__EXERCISE DETAILS__:
Skipping the images, transcribe each record below as it is.

[INPUT DATA — start]

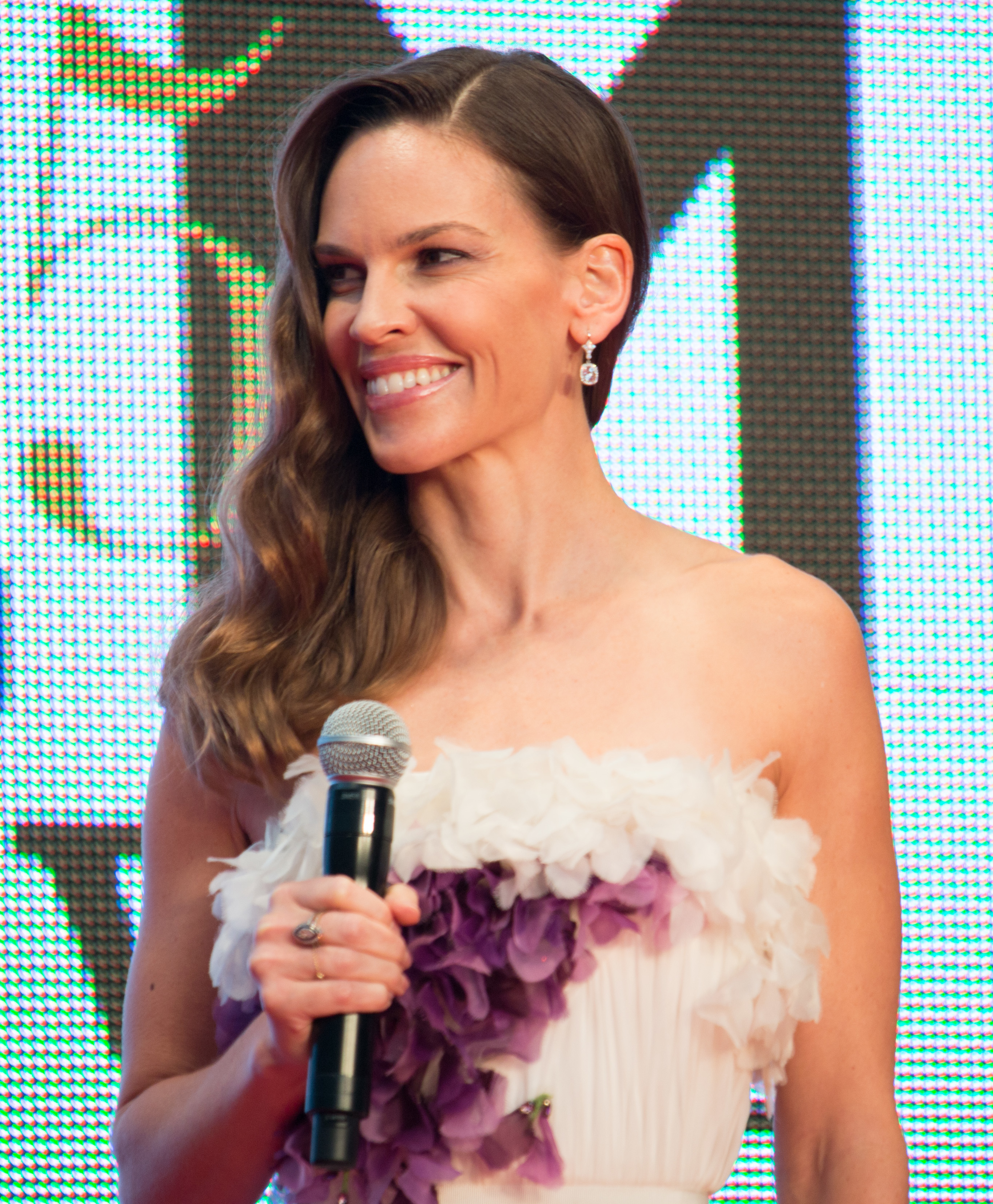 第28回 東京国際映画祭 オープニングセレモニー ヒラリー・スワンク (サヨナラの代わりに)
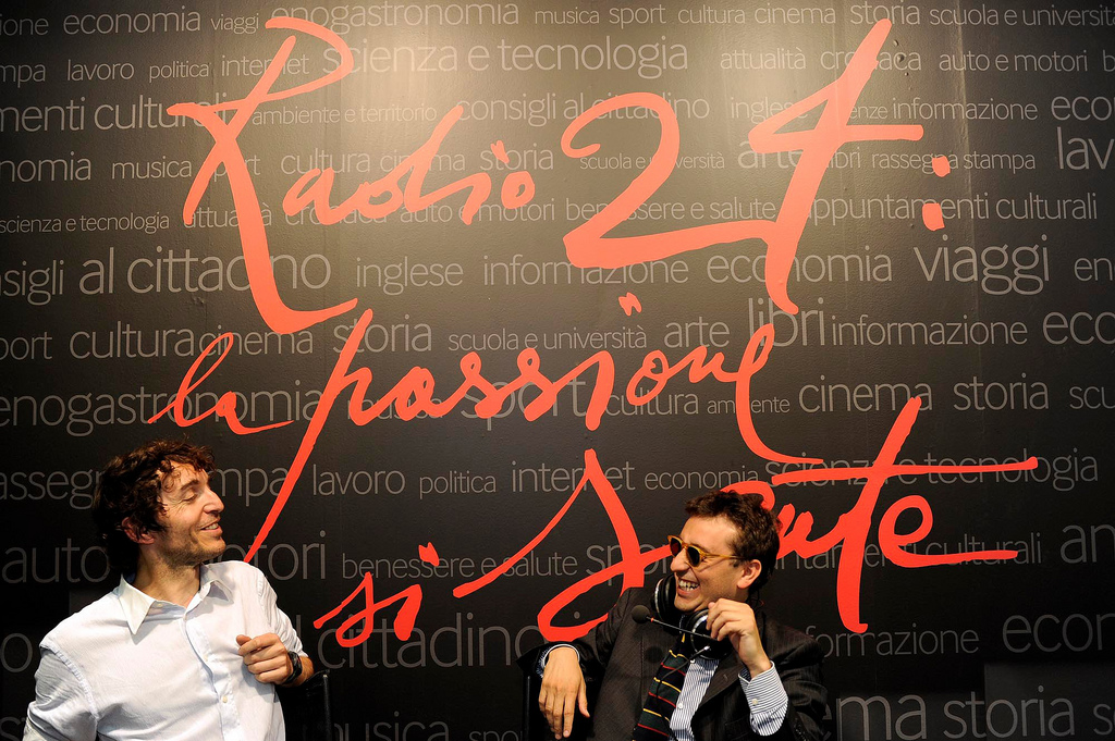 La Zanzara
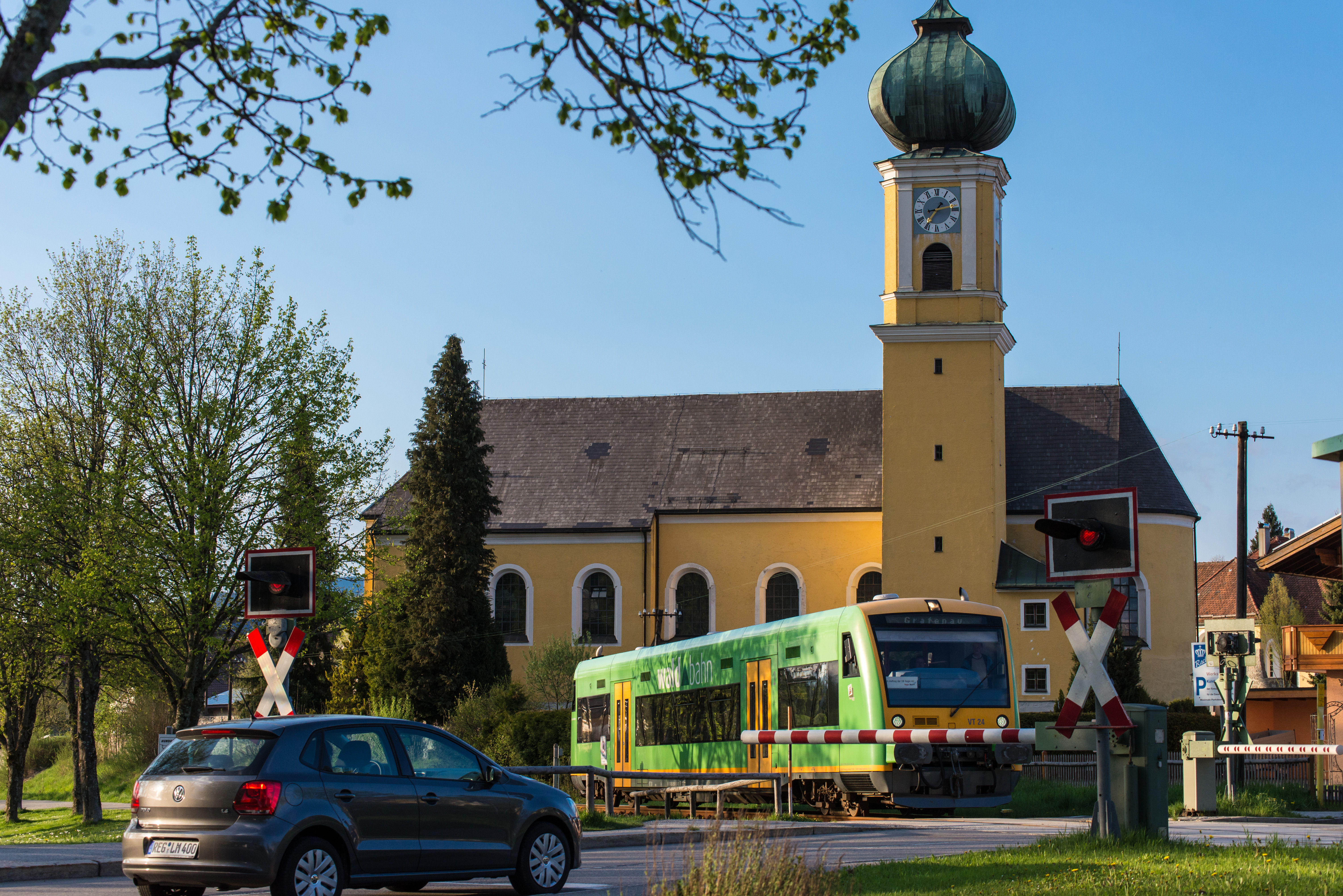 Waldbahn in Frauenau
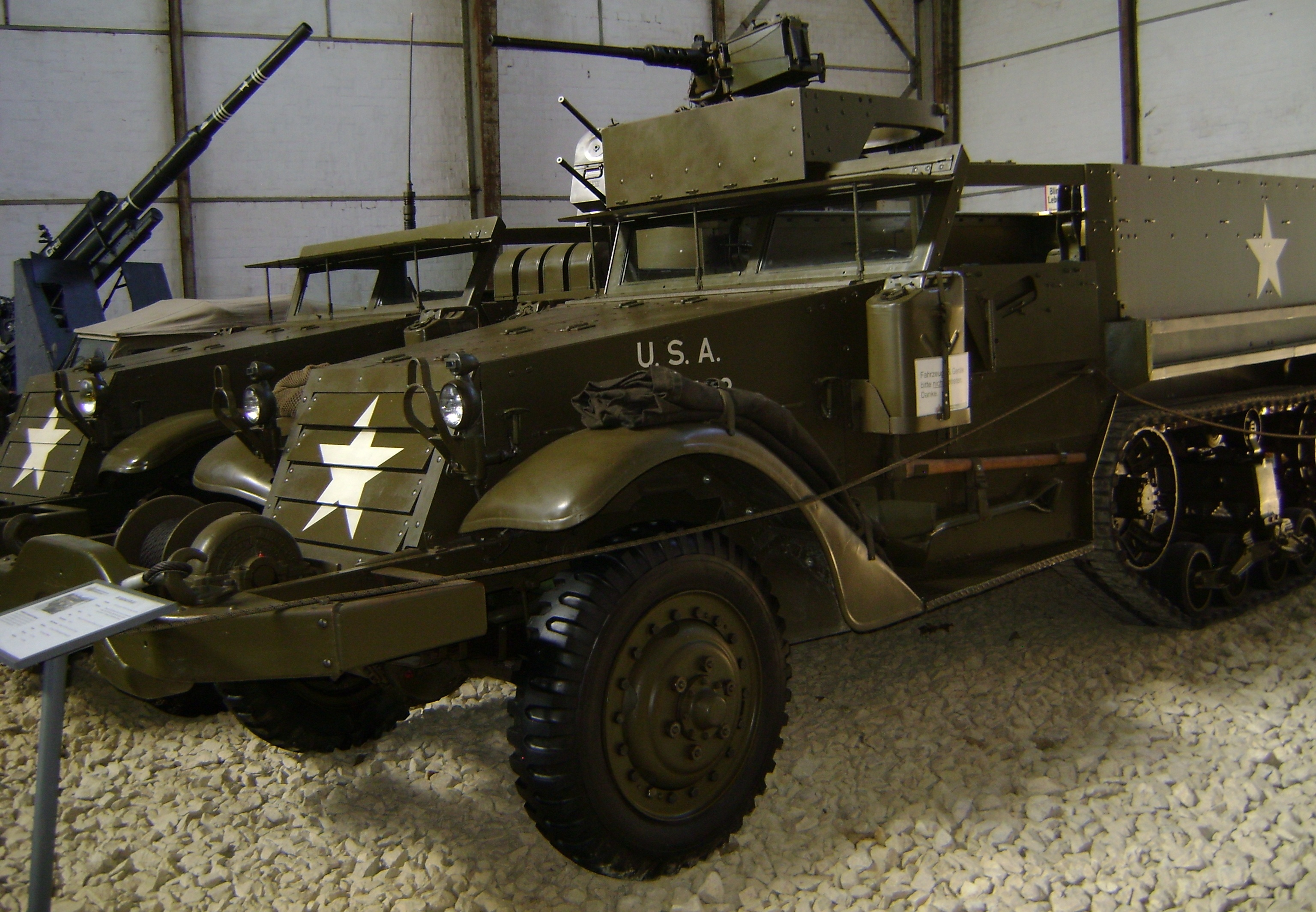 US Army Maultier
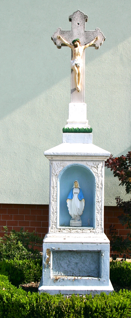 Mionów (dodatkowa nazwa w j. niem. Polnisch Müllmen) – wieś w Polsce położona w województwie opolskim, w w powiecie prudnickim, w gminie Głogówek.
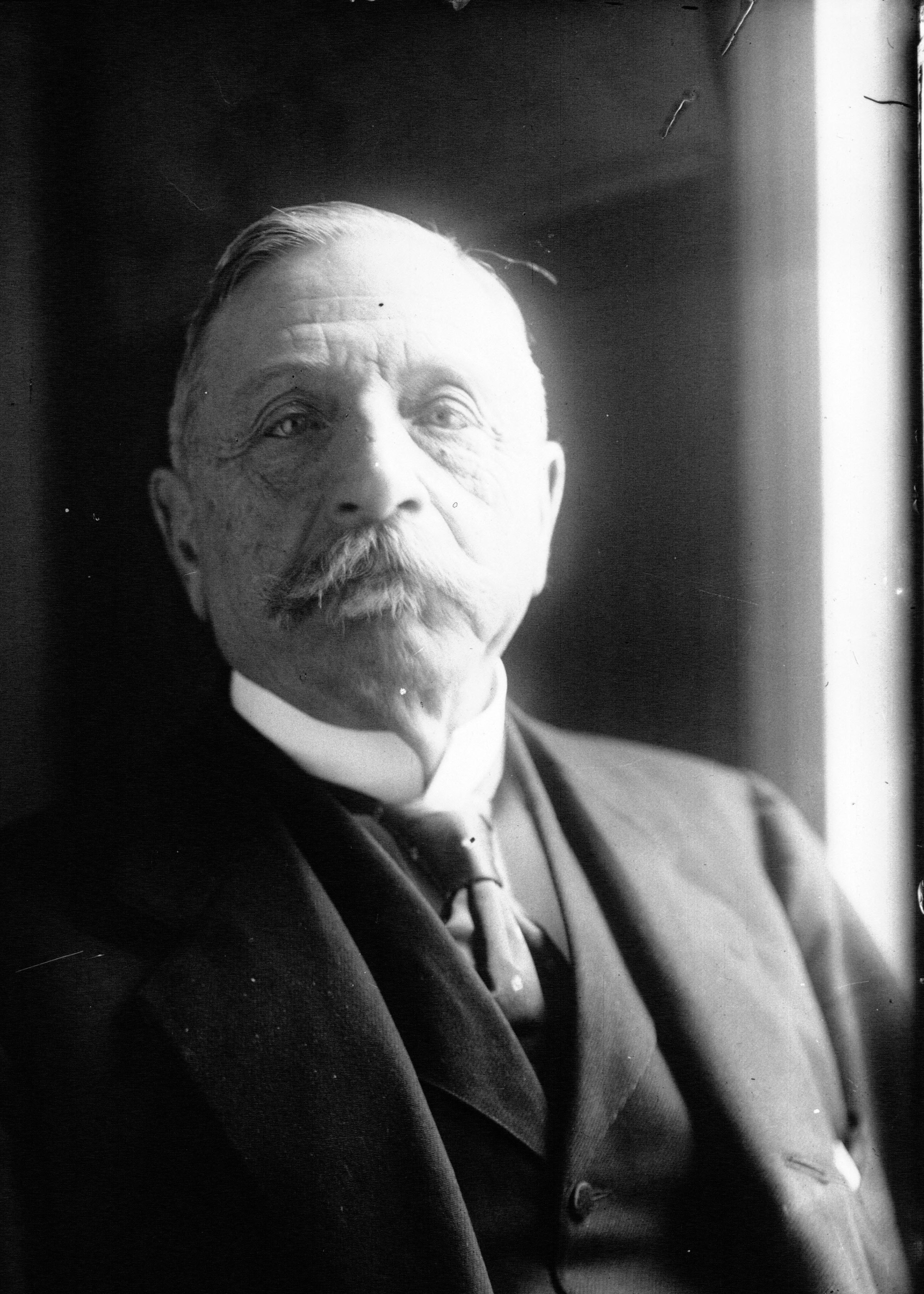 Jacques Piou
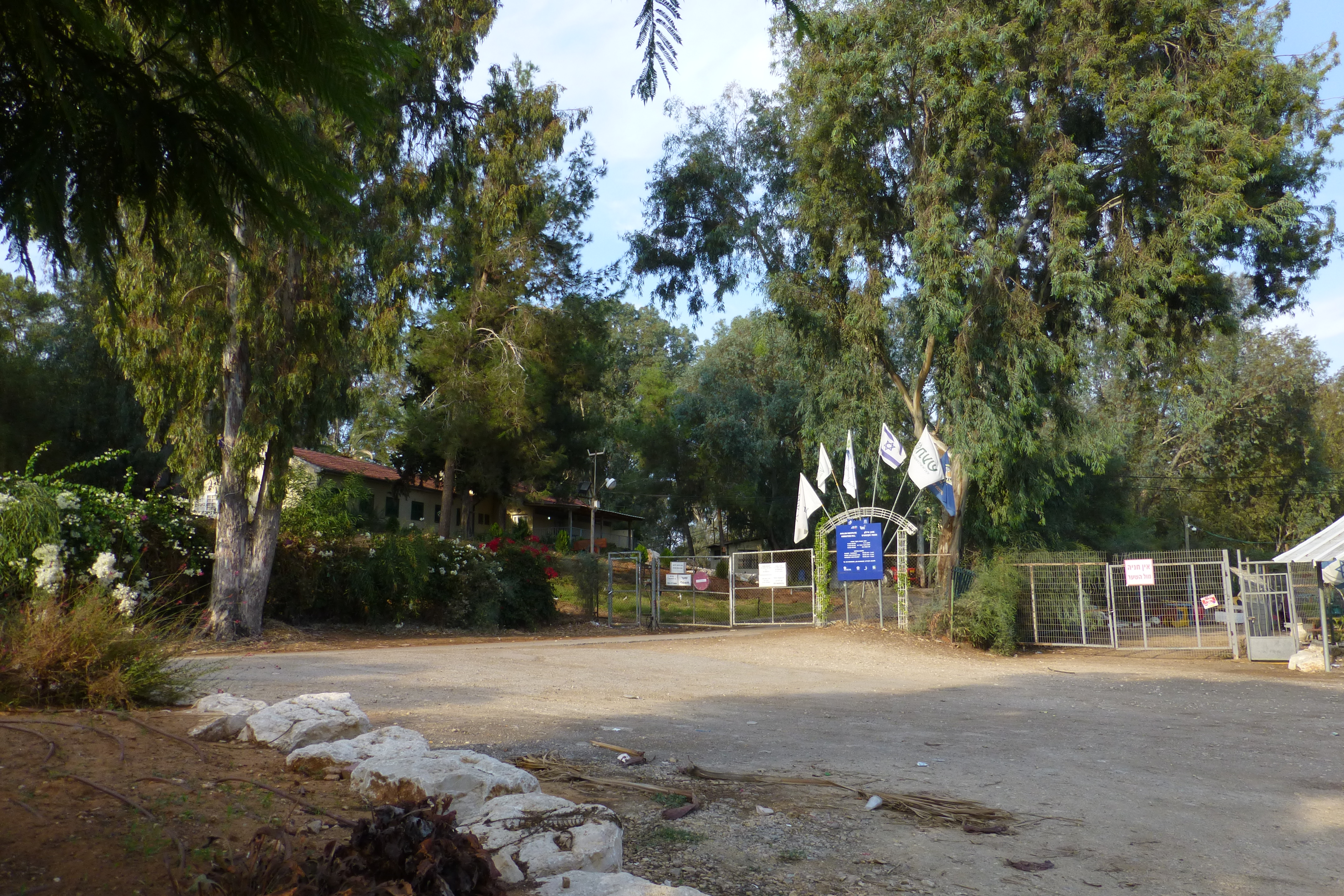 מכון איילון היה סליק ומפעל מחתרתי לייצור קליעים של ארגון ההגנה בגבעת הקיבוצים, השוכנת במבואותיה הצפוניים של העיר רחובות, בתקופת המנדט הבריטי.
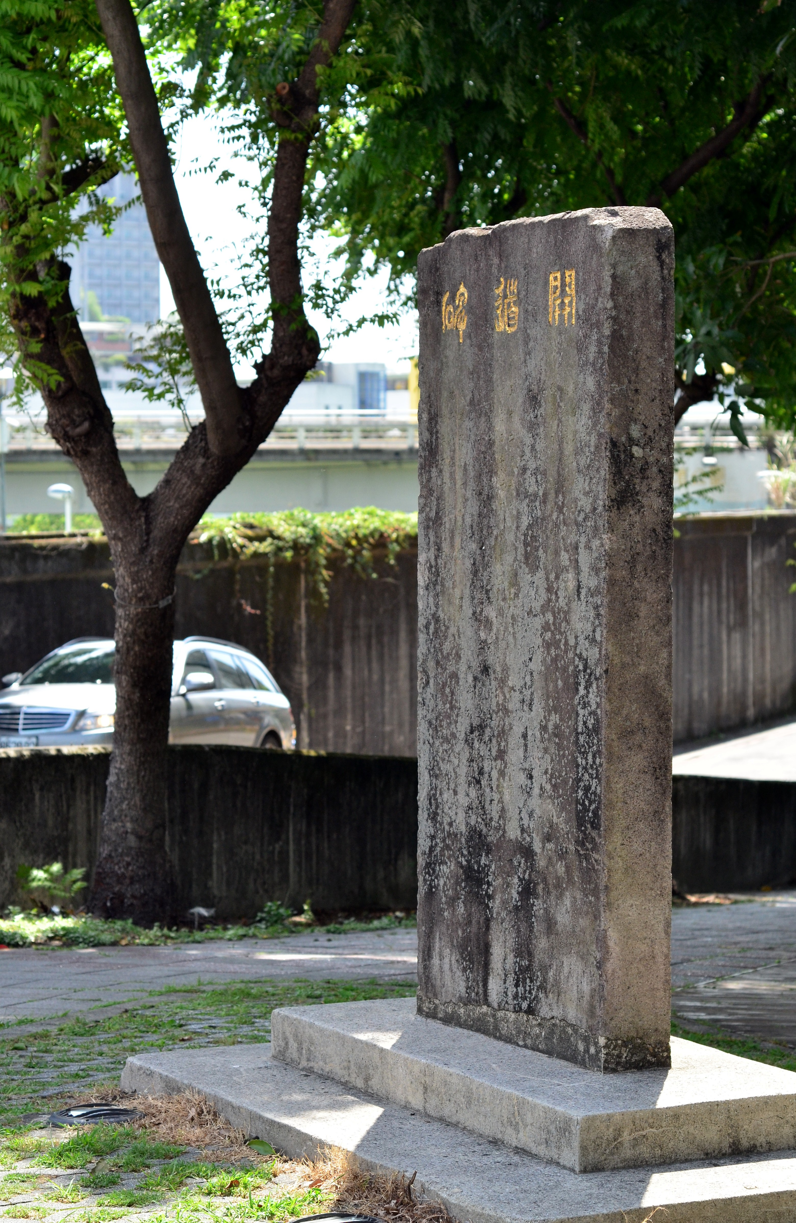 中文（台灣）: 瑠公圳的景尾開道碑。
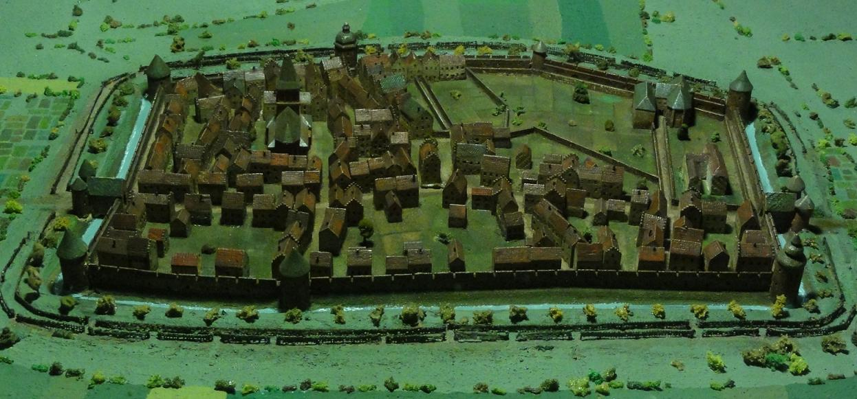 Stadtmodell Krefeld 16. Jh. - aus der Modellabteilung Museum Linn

[INPUT DATA — finish]

__ANSWER BOX__:
 第28回 東京国際映画祭 オープニングセレモニー ヒラリー・スワンク (サヨナラの代わりに)
 La Zanzara
 Waldbahn in Frauenau
 US Army Maultier
 Mionów (dodatkowa nazwa w j. niem. Polnisch Müllmen) – wieś w Polsce położona w województwie opolskim, w w powiecie prudnickim, w gminie Głogówek.
 Jacques Piou
 מכון איילון היה סליק ומפעל מחתרתי לייצור קליעים של ארגון ההגנה בגבעת הקיבוצים, השוכנת במבואותיה הצפוניים של העיר רחובות, בתקופת המנדט הבריטי.
 中文（台灣）: 瑠公圳的景尾開道碑。
 Stadtmodell Krefeld 16. Jh. - aus der Modellabteilung Museum Linn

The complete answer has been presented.